Отперев дверь, она зашла в аптеку, сразу же направившись к ящичку с пенициллином, и сунула те восемьдесят пятисотмиллиграммовых таблеток в карман униформы… точно то, что было прописано пациенту с подобной проблемой три ночи назад.
Ривендж не вернется в клинику в ближайшее время. Поэтому она привезет ему все необходимое.
Она твердила себе, что помогает пациенту, и это самое важное. Черт, она, возможно, спасает ему жизнь. Элена также указала своей совести, что это не «ОксиКонтин», «Валиум» или морфин. Насколько ей было известно, никто никогда не толок пенициллин и нюхал его ради кайфа.

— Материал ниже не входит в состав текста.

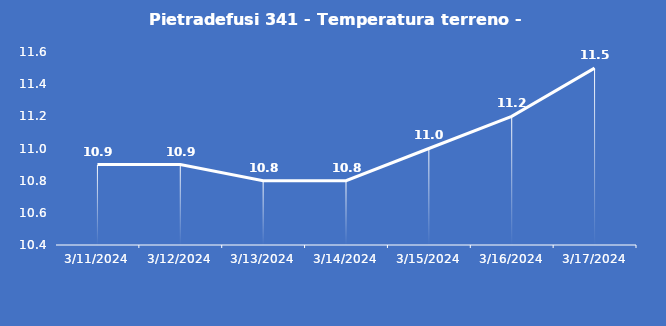
| Category | Pietradefusi 341 - Temperatura terreno - Grezzo (°C) |
|---|---|
| 3/11/24 | 10.9 |
| 3/12/24 | 10.9 |
| 3/13/24 | 10.8 |
| 3/14/24 | 10.8 |
| 3/15/24 | 11 |
| 3/16/24 | 11.2 |
| 3/17/24 | 11.5 |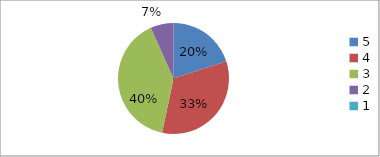
| Category | Series 0 | Series 1 |
|---|---|---|
| 5.0 | 20 | 20 |
| 4.0 | 33.3 | 33.3 |
| 3.0 | 40 | 40 |
| 2.0 | 6.7 | 6.7 |
| 1.0 | 0 | 0 |

Подойдя к раздевалке и взяв ланч, который она принесла, но так и не съела, Элена не чувствовала вины. Дематериализовавшись домой, она не чувствовала стыда когда пошла на кухню, сунула таблетки в пакетик «Зиплок» и положила его в сумочку.
Таков избранный ею путь. Стефан умер к тому времени, как она добралась до него, и лучшее, что она смогла сделать, это завернуть его холодные, оледеневшие конечности в церемониальное полотно. Ривендж был жив. Он жив и страдал. Сам он в этом виноват или нет, она все еще может ему помочь.
Результат не шел вразрез с этикой, хотя способ его достижения – да.
И иногда это лучшее, что можно сделать.